The second campaign is aimed at tracking user activity, telemetry, and sites visited, "probably with intention to sell this data," Assaraf says. Its earliest appearance was in April 2023, and researchers have identified 15 extensions thus far as belonging to this campaign.

A Google spokesperson says the company has shut down malicious Chrome Web Store accounts identified as part of this investigation and continues to investigate reports from Extension Total regarding extensions still available in the store.

It's unclear at this time whether one attacker is behind both campaigns, though there is evidence — shared JavaScript payloads injected into unauthorized updates between August 2024 and December 2024 — suggesting "a synchronized campaign," says Bugcrowd founder Casey John Ellis.

"This also suggests centralized control over the hijacked developer accounts and a common threat actor," he says.

At this point, both campaigns appear to be contained; no additional extensions have been discovered, according to Assaraf.

Extensions as Low-Hanging Fruit for Attackers

Cyberhaven's internal security team was able to respond to the breach quickly, which helped expose the breadth of the extension poisoning. Many of the affected extensions are hobbyist projects, which means they likely do not have the tools or security support to be regularly monitoring for malware.

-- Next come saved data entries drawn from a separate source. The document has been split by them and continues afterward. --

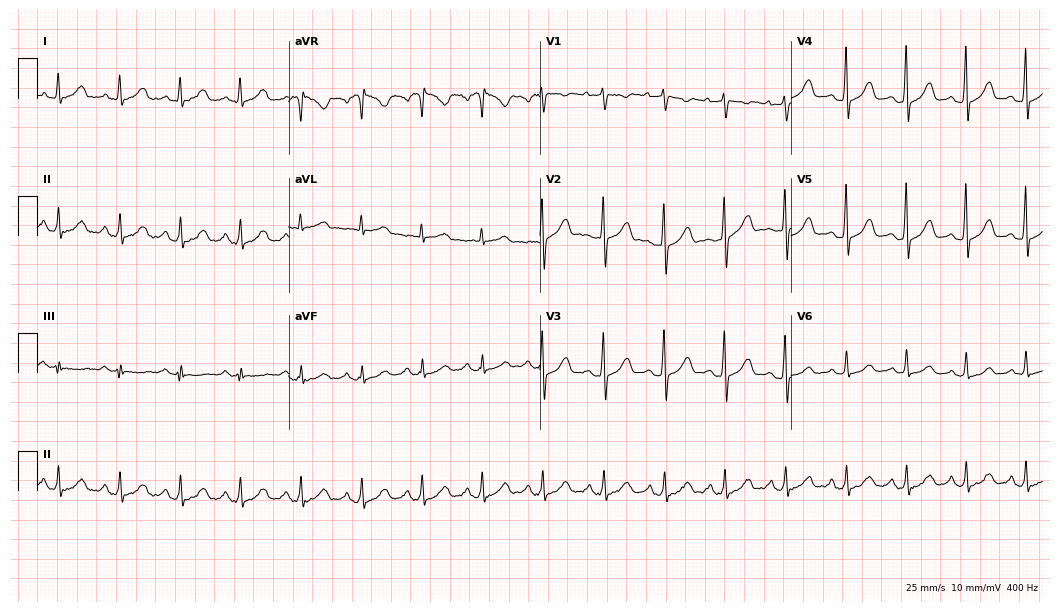
Electrocardiogram (10.2-second recording at 400 Hz), a female, 37 years old. Overall reading on record: normal ECG.
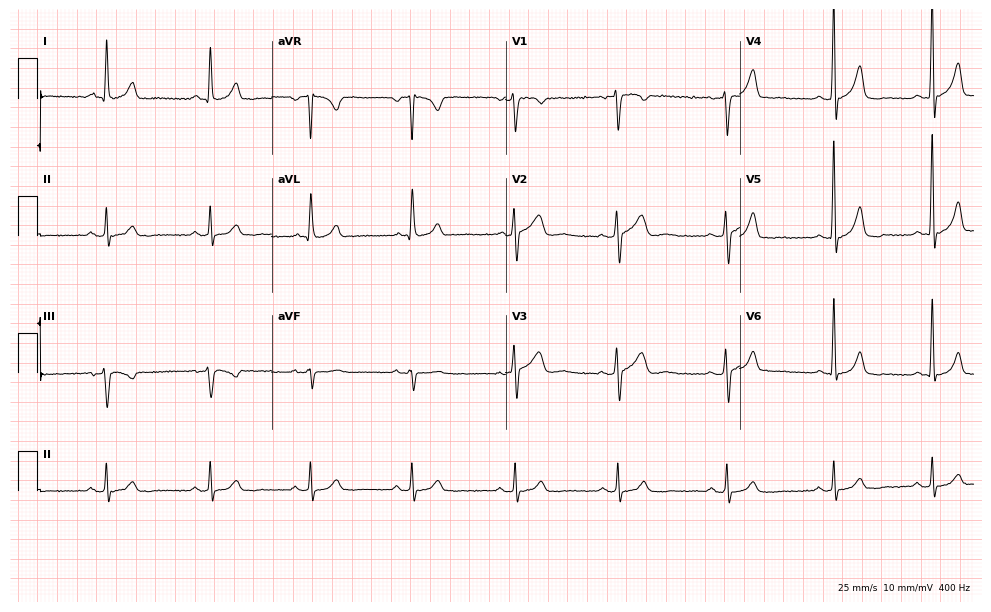
Resting 12-lead electrocardiogram. Patient: a 59-year-old female. None of these six findings is recorded: first-degree AV block, right bundle branch block, left bundle branch block, sinus bradycardia, atrial fibrillation, sinus tachycardia. Only these six findings were labelled.
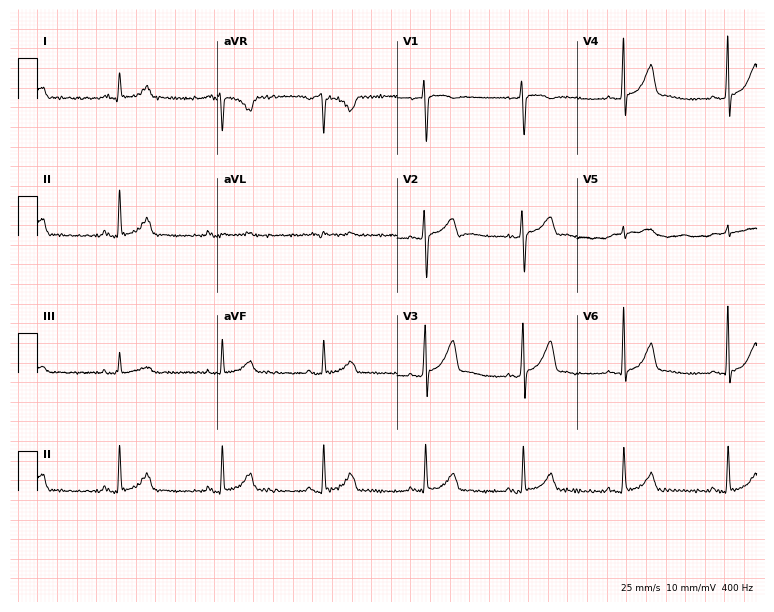
Standard 12-lead ECG recorded from a 27-year-old man. Read as a normal ECG.
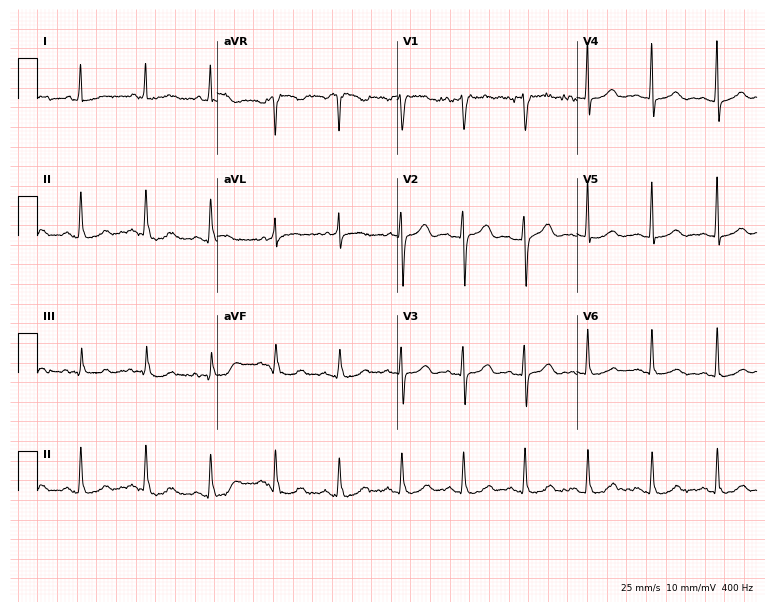
Standard 12-lead ECG recorded from a female, 57 years old. None of these six findings is recorded: first-degree AV block, right bundle branch block (RBBB), left bundle branch block (LBBB), sinus bradycardia, atrial fibrillation (AF), sinus tachycardia.
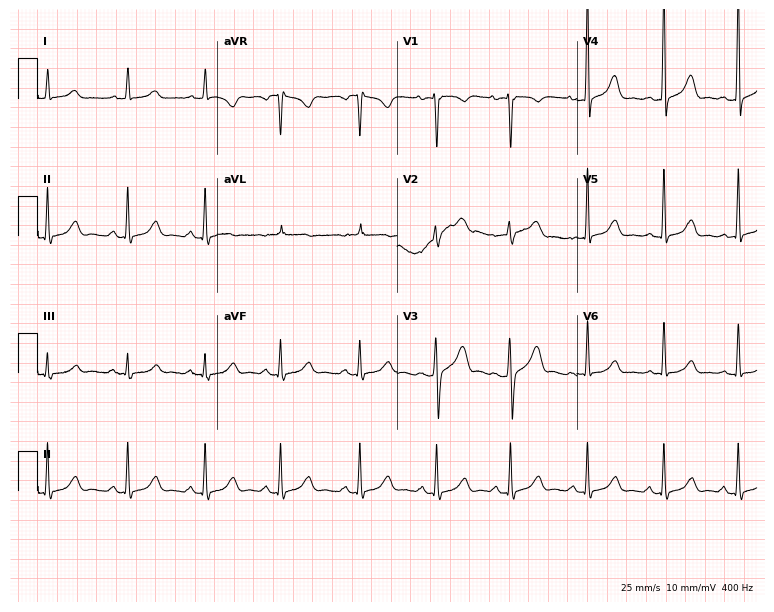
ECG — a 34-year-old woman. Labelled as a normal ECG.
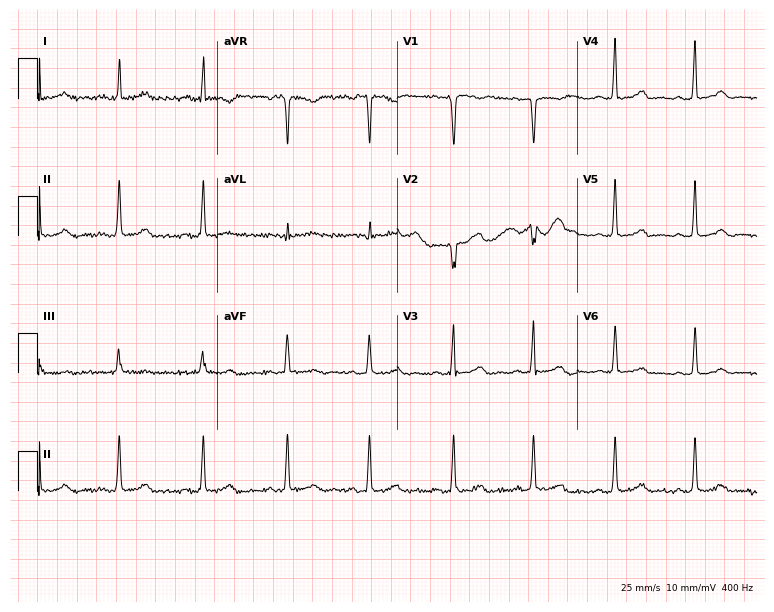
Standard 12-lead ECG recorded from a 38-year-old woman. Read as a normal ECG.
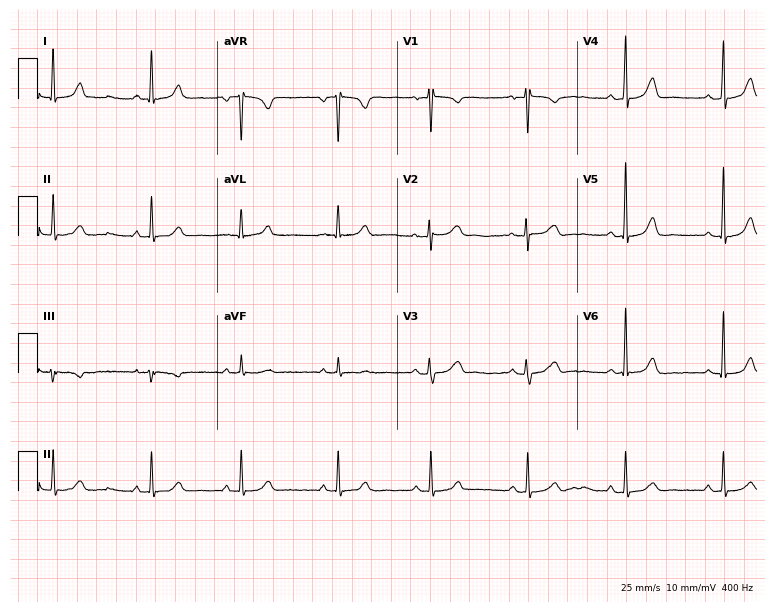
12-lead ECG (7.3-second recording at 400 Hz) from a 40-year-old female. Labelled as a normal ECG.
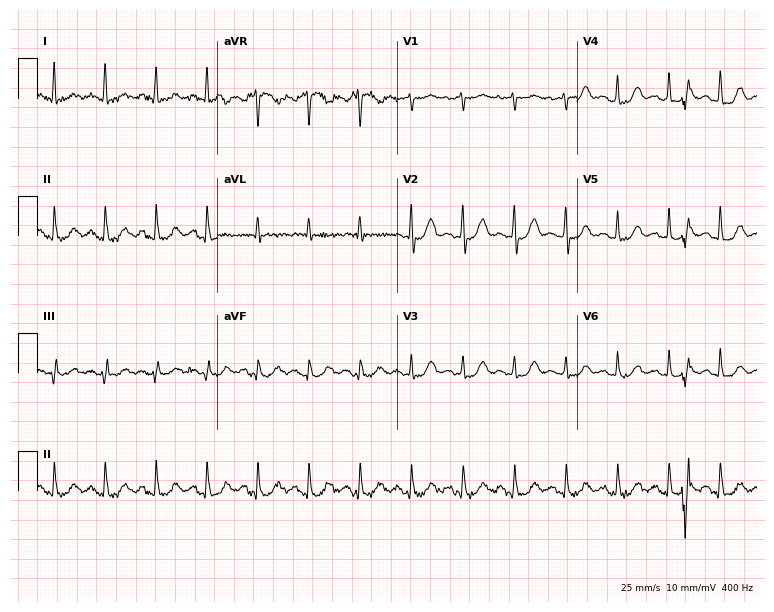
Standard 12-lead ECG recorded from a 73-year-old female. The tracing shows sinus tachycardia (a sinus rate of 100 beats per minute or more).
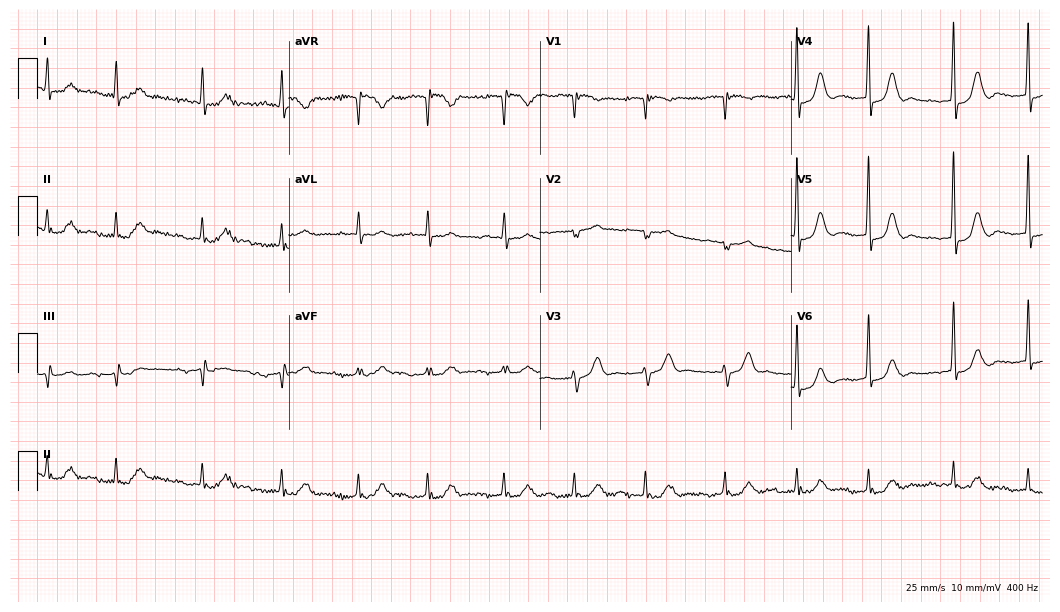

Therein lies the dilemma for detecting malicious Chrome extensions in the wild, experts say. It also explains why ensuring that extensions used within a corporate browser are safe is such a tricky scenario for organizations to navigate. While some are managed by companies with dedicated teams to ensure the extensions remain clean, many are maintained by private individuals and, thus, don't have this kind of oversight.

That complicates security within a corporate environment because browsers, like Chrome, grant extensions broad permissions, including access to sensitive user data, cookies, and even the ability to capture credentials and sessions, according to Matt Johansen, security researcher at Vulnerable U.

"Extensions still operate with a significant degree of trust, and once compromised, they can access everything a user can," Johansen says. "They also have less scrutiny to install than traditional desktop software, even in enterprises."

Because of their ability to compromise so many users and have access to so much information by poisoning a browser extension, it's a no-brainer for attackers.

"Controlling an extension gives an adversary a powerful vantage point for all browser activities," concurs Lionel Litty, chief security architect at Menlo Security.

Indeed, poisoning a Chrome extension is "actually a very convenient way for attackers to spread malicious code," Assaraf adds. "You only need to fool one person, one developer, and you get access to hundreds of thousands of machines," he says.

People often forget they've installed browser extensions, yet they continue to run in the background and update automatically, giving attackers wide access to sensitive data, he adds.

Closing the Browser Security Gap

Given their reach, why, then, are browsers and their extensions given such little thought when it comes to an organization's security posture? It could merely be that their security teams are so overwhelmed with responsibilities that browsers are the least of their worries — though that could now change, notes Secure Annex's Tuckner.

Organizations can take specific steps now to shore up the security of extensions running in corporate browsers, he says. Teams should start with collecting a real-time inventory of the browsers in the organization and which extensions are installed on them. This step should be followed by enrolling browsers in some kind of centralized management to set up an allowlist of known extensions, keeping only those that "drive core business value" and adding future ones on a case-by-case basis, Tuckner adds. The inventory will help security teams understand the scope of an incident when something happens.

"Few teams choose to or are able to prioritize browser security on top of everything else that they have to deal with," he says. "Many see browser security as a lower-risk item, but I believe that is quickly changing with incidents like this."